Feature Processing with Spark ML and Scikit-learn

Before training a model with either Amazon SageMaker built-in algorithms or custom algorithms, you can use Spark and scikit-learn preprocessors to transform your data and engineer features.

You can run Spark ML jobs with AWS Glue, a serverless ETL (extract, transform, load) service, from your Amazon SageMaker notebook. You can also connect to existing EMR clusters to run Spark ML jobs with Amazon EMR. To do this, you need an AWS Identity and Access Management (IAM) role that grants permission for making calls from your Amazon SageMaker notebook to AWS Glue.

Note
Currently, AWS Glue supports only Python 2.7.
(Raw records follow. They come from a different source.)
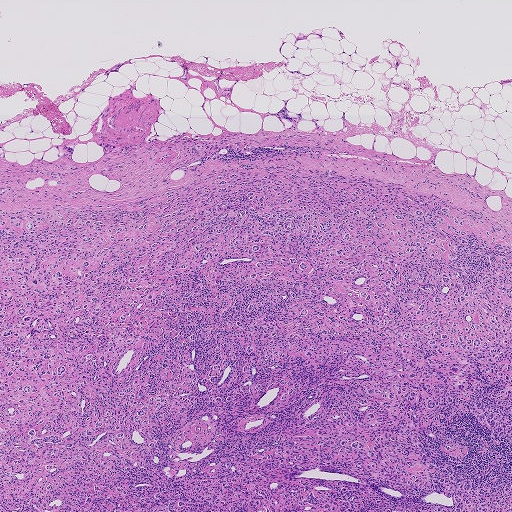
This is a crop of a whole-slide image: an H&E-stained breast-cancer sentinel lymph node section at roughly 2.5× magnification (about 3.6 µm per pixel; the crop spans about 1.9 mm).
The outlined metastatic tumour's edge, as a closed clockwise path of 7 points: (278, 165), (404, 185), (511, 231), (511, 511), (0, 511), (0, 209), (80, 209).
The annotated tumour makes up about 65% of the crop.
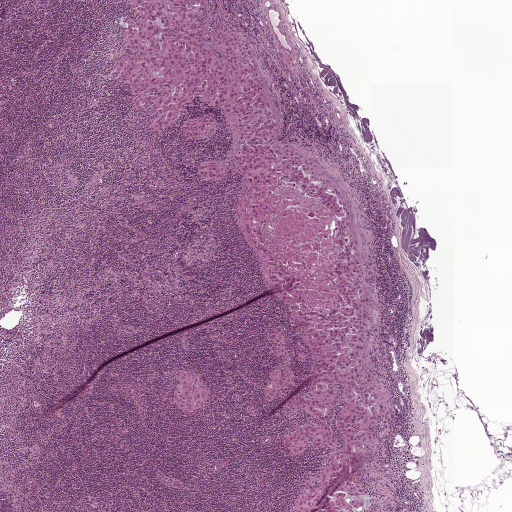
Lymph node section stained with H&E, from a whole-slide image of a breast-cancer sentinel node. Magnification about 2.5×, about 2.0 mm across the frame, about 3.9 µm per pixel.
Outlines of five tumour regions, largest first (closed clockwise paths, crop pixels): region 1: (127, 0), (210, 0), (200, 35), (229, 78), (213, 36), (226, 24), (268, 78), (284, 146), (345, 182), (371, 284), (367, 358), (389, 404), (364, 459), (369, 511), (290, 511), (333, 451), (309, 443), (291, 456), (282, 438), (308, 422), (332, 424), (344, 444), (332, 423), (282, 400), (311, 395), (314, 360), (236, 212), (236, 119), (199, 96), (191, 115), (153, 132), (155, 116), (135, 111), (129, 86), (107, 72), (119, 22), (134, 11); region 2: (182, 371), (194, 371), (200, 373), (210, 389), (210, 402), (207, 407), (196, 413), (190, 413), (178, 410), (175, 405), (172, 393); region 3: (278, 327), (282, 327), (285, 337), (290, 368), (293, 376), (291, 382), (282, 390), (286, 396), (282, 398), (277, 396), (269, 402), (265, 398), (265, 392), (273, 383), (270, 377), (279, 362), (270, 355), (273, 343), (268, 340), (268, 334); region 4: (210, 113), (216, 116), (216, 122), (196, 138), (190, 139), (181, 131), (182, 125), (187, 120); region 5: (209, 160), (221, 162), (226, 166), (226, 172), (223, 177), (217, 180), (205, 179), (199, 176), (196, 170), (197, 164).
One more small tumour piece is annotated here but not outlined.
About 20% of the image area is annotated as tumour.

After engineering features, you package and serialize Spark ML jobs with MLeap into MLeap containers that you can add to an inference pipeline. You don’t need to use externally managed Spark clusters. With this approach, you can seamlessly scale from a sample of rows to terabytes of data. The same transformers work for both training and inference, so you don’t need to duplicate preprocessing and feature engineering logic or develop a one-time solution to make the models persist. With inference pipelines, you don’t need to maintain outside infrastructure, and you can make predictions directly from data inputs.

When you run a Spark ML job on AWS Glue, a Spark ML pipeline is serialized into MLeap format. Then, you can use the job with the SparkML Model Serving Container in an Amazon SageMaker Inference Pipeline.MLeap is a serialization format and execution engine for machine learning pipelines. It supports Spark, Scikit-learn, and TensorFlow for training pipelines and exporting them to a serialized pipeline called an MLeap Bundle. You can deserialize Bundles back into Spark for batch-mode scoring or into the MLeap runtime to power real-time API services.

You can run and package scikit-learn jobs into containers directly in Amazon SageMaker. For an example of Python code for building a scikit-learn featurizer model that trains on Fisher’s Iris flower data set and predicts the species of Iris based on morphological measurements, see IRIS Training and Prediction with Sagemaker Scikit-learn.